Methodically Dr. Hopkins explained to the audience of young F & M students, and a sprinkling of us older persons, the historical emergence of black theology during the 60's as a Christian response to the Black Power movement. Dr. Jame Cone was at the forefront of this movement with the 1969 publication of his book Black Theology and Black Power. I first came across Black theology in the early 80's in my exploration of a variety of liberation theologies. Dr. Hopkins proposes that Black liberation theology is not a radical, militant alternative for understanding and responding to the black experience in America, but can be found in the black slave narratives and the contemporary black church. Black theology grows out of the the Bible and particularly the socio-political ministry of Jesus Christ.

It was helpful to hear Dr. Hopkins present the differences between Obama and Wright. Wright was the descendant of slaves, generations of black preachers, was involved in the Civil Rights struggle, and personally experienced segregation. There is more "prophetic anger" in his addresing white racism. Dr. Hopkins spoke of Obama as being white, black, and multicultural. Obama grew up post-Civil Rights era in multicultural Hawaii, was raised by a white mother and grandparents, and had a father whose heart was in Kenya. I identify more with Wright's "prophetic" style and his approach to white racism than I do with Obama's. I've wondered whether or not it was a "stylistic" or generational thing. So, after the lecture I asked Dr. Hopkins about whether the different approaches of Obama and Wright toward white racism was an issue of their social or generational contexts or both. He sees Obama and Wright's differing approaches as being shaped by their historical, social, racial, familial, and generational backgrounds.
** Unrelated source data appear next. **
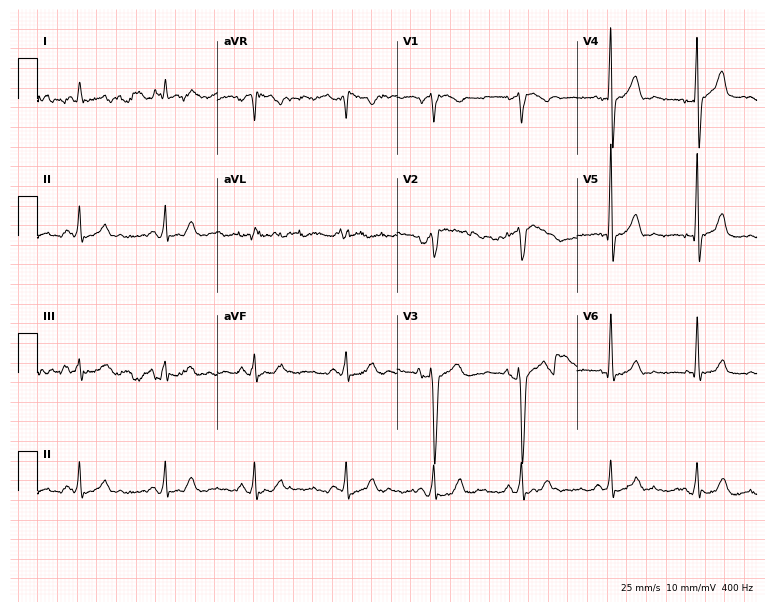
Resting 12-lead electrocardiogram (7.3-second recording at 400 Hz). Patient: a woman, 61 years old. None of these six findings is recorded: first-degree AV block, right bundle branch block (RBBB), left bundle branch block (LBBB), sinus bradycardia, atrial fibrillation (AF), sinus tachycardia. Findings outside these six are not listed.
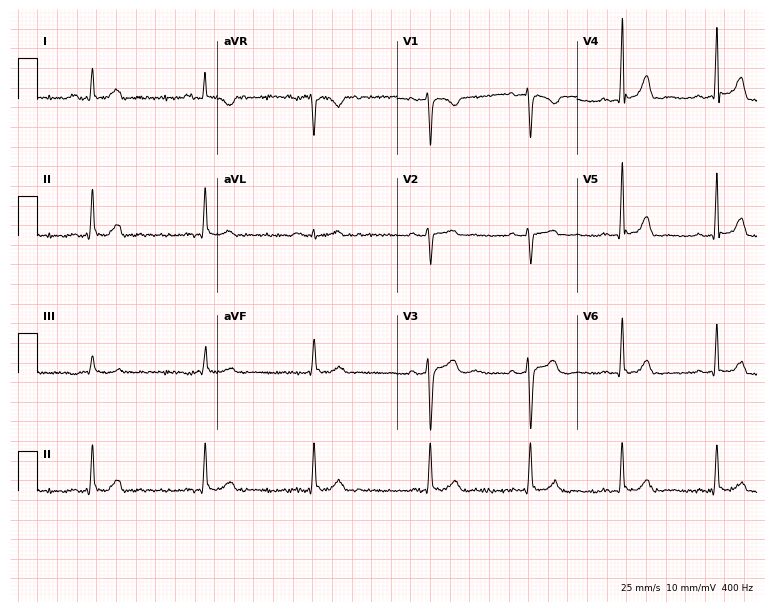
Resting 12-lead electrocardiogram. Patient: a 28-year-old female. None of these six findings is recorded: first-degree AV block, right bundle branch block, left bundle branch block, sinus bradycardia, atrial fibrillation, sinus tachycardia.
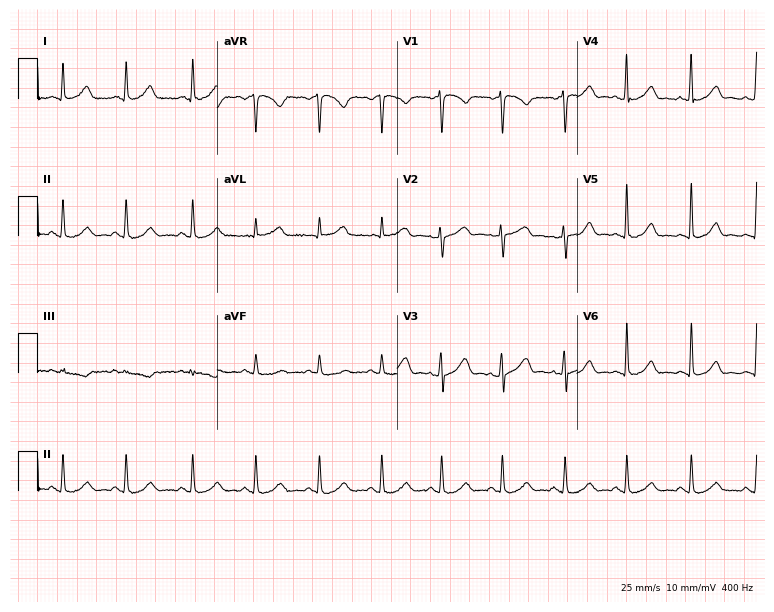
ECG (7.3-second recording at 400 Hz) — a female, 44 years old. Labelled as a normal ECG.
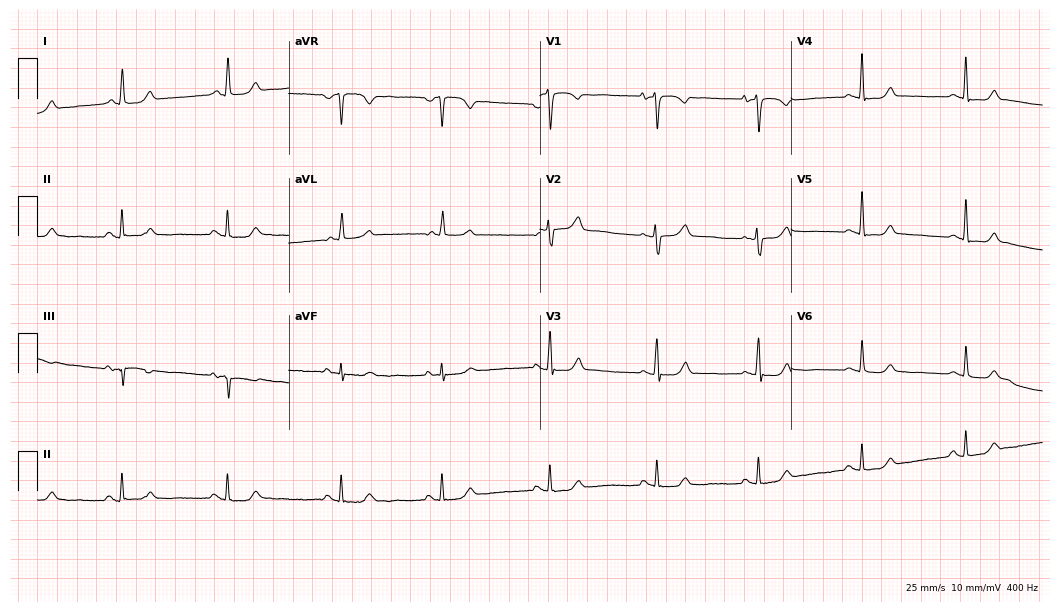
12-lead ECG from a female patient, 73 years old. Labelled as a normal ECG.
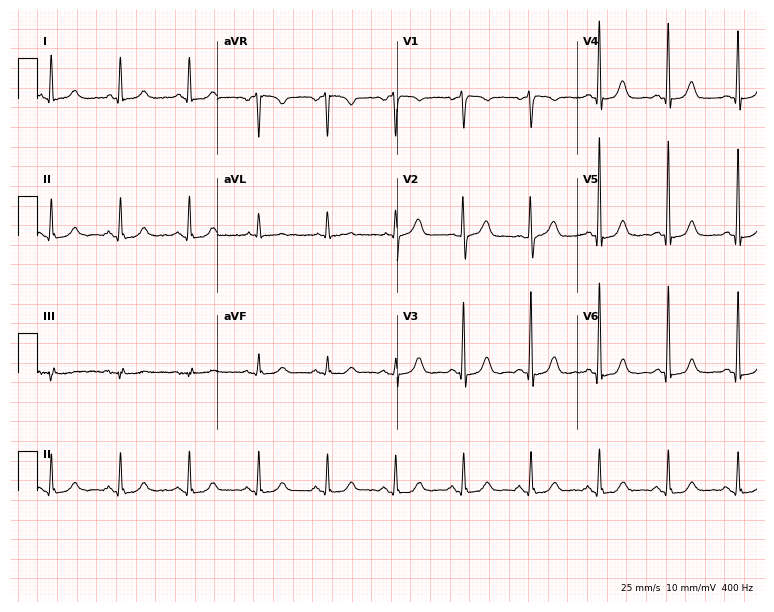
12-lead ECG from a 64-year-old woman (7.3-second recording at 400 Hz). Recorded interpretation: within normal limits.
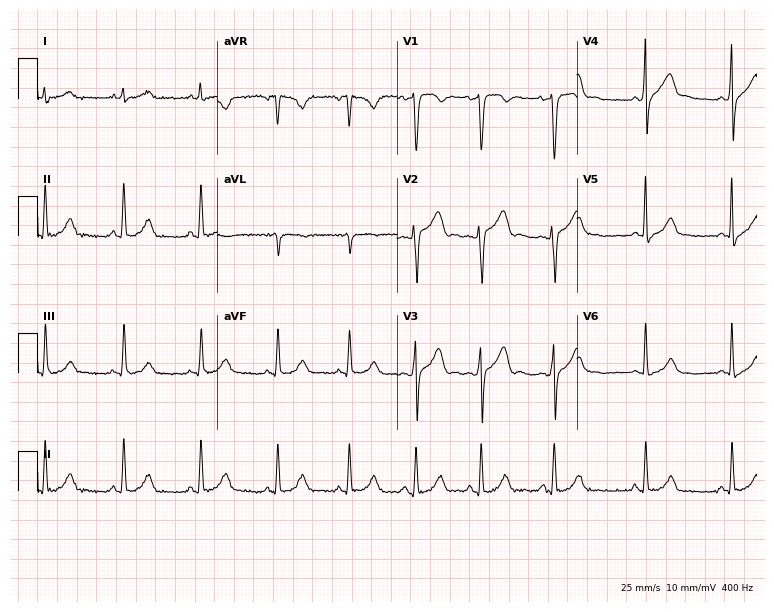
Electrocardiogram (7.3-second recording at 400 Hz), a male, 32 years old. Of the six screened findings (first-degree AV block, right bundle branch block, left bundle branch block, sinus bradycardia, atrial fibrillation, sinus tachycardia), none is recorded.

Dr. Hopkins also gave a more indepth look at Trinity UCC in Chicago. It was a small dying congregation that intentionally decided stay in heart of the city and to be shaped by an "Afrocentric" agenda, even before they called Rev. Jeremiah Wright to be their pastor in 1972. This is the church that Barack and Michelle attended for 20 years. One wonders whether they could have remained members of Trinity if there had not been the distorted media presentation of Rev. Jeremiah Wright and Trinity UCC.

This lecture provided the context that most white Americans did not know or understand about the black church, black liberation theology, Rev. Jeremiah Wright, his personal, generational, and vocational differences from Obama, and their connection at Trinity UCC. Or possibly did not want to know. An open understanding of these contextual issues might still serve as healing balm for the wounds inflicted upon Rev. Jeremiah Wright, Trinity UCC, the black church, and even the Obamas.